Movement, memory, emotion, language and the social brain are all affected by differences between the brain's hemispheres. These processes directly influence the moment-by-moment experience of life yet are relatively slow to adapt.

The brain functions both contribute to conscious experience and are gradually molded by it. The neural networks modify their connectivity as internal and external environments feed back to them, altering long-term memory, arousal, feelings, reactivity, rhythm, timing, motivation, emotional liability and a host of other traits as we go through life.

Like the other theatres the third can create its own challenges, many of which are far too complex for today's pharmacological and psychological treatments. For example a developmental deficit in motor coordination in the cerebellum can impair attention, mood, reasoning, language, and even the ability to approach people in social situations; we currently have no drug or talk therapies that can correct the problem and we might as well be honest about it. Similarly, abnormalities in the language centres of the brain may alter not only how people experience emotional states but how they communicate those states to spouses, supervisors or therapists.

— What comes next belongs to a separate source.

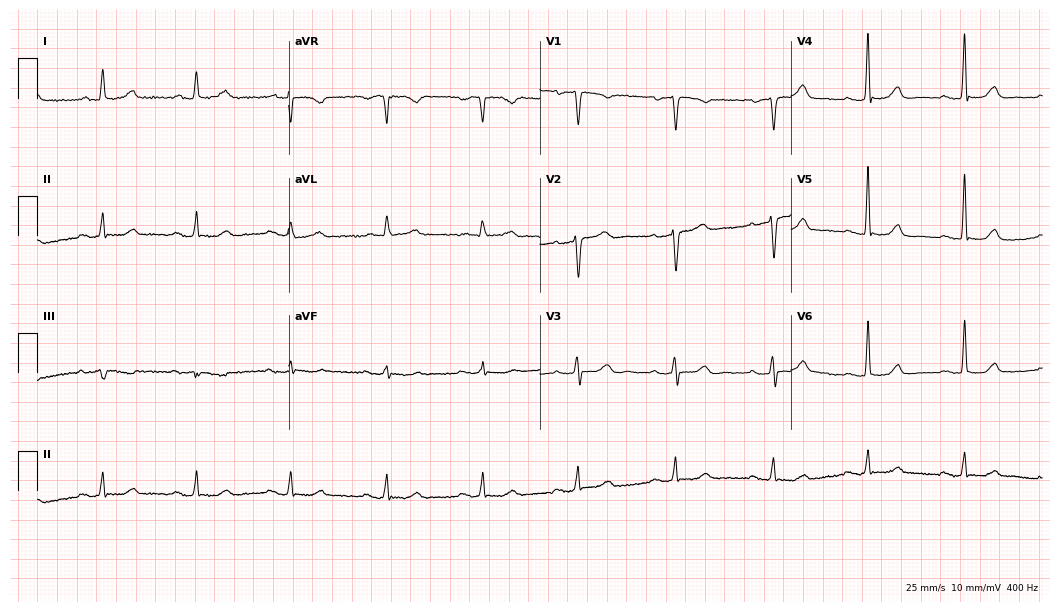
Electrocardiogram, a female patient, 70 years old. Overall reading on record: normal ECG.

Any such problems will naturally be compounded by faulty information flowing down from the first two theatres. While dyslexics are often quite aware that their reading abilities are impaired, "social dyslexics" may blunder through life with no clue that they are lacking interpersonal skills. Psychiatrists miss the clues just as often because the source is frequently faulty visual perception or a lack of social rhythm owing to poor motor coordination.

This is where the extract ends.